The presence of a high number of potentially toxic emerging pollutants on the environment supports the need to better understand the occurrence, the disposal and ecological impact. In this sense, clay minerals and semiconductors have been successfully used in advanced oxidative processes, via heterogeneous photocatalysis. Thus the dispersion of semiconductors onto inorganic solids such as the kaolinite and bentonite clay minerals provide a great dispersion of the TiO2 semiconductor on the surface of the inorganic materials, which allows greater efficiency against the degradation of organic pollutants. Thus, the main objective of this project is the synthesis and characterization of clay-based nanocomposites /titanium dioxide doped niobium ions with niobium ions using hydrolytic sol-gel methodology. In this context, the natural clay minerals will be purified and further the precursors of titanium and niobium will be supported on the cationic and neutral matrices by hydrolytic sol-gel method and later calcined at temperatures between 100 and 1000 ºC for 24 hours.

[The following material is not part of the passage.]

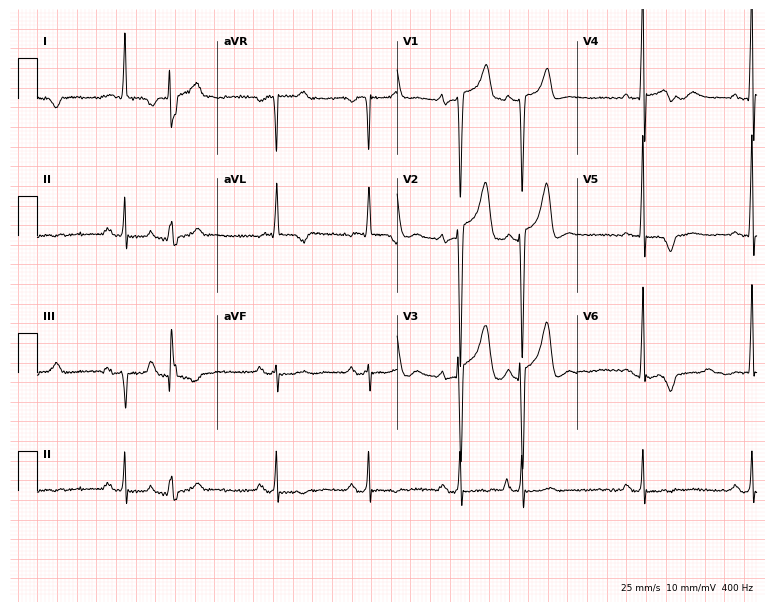
Electrocardiogram (7.3-second recording at 400 Hz), a 76-year-old female patient. Of the six screened findings (first-degree AV block, right bundle branch block, left bundle branch block, sinus bradycardia, atrial fibrillation, sinus tachycardia), none is recorded. Only these six findings were labelled.

The heterogeneous photocatalysts obtained will be used in the photodegradation of the drug Triaxon® using ultraviolet radiation in a reactor with wavelength of 365nm, and power of 30W. The studies will be compared to Degussa P25 titanium dioxide and calcined clay minerals at the same heat treatment temperatures. All these materials will be initially characterized from the structural and morphological viewpoint by the following techniques: X-ray diffraction, infrared absorption spectroscopy, ultraviolet visible absorption spectroscopy (band gap determination), thermal analysis, specific surface area analysis, cationic exchange capacity and scanning electron microscopy.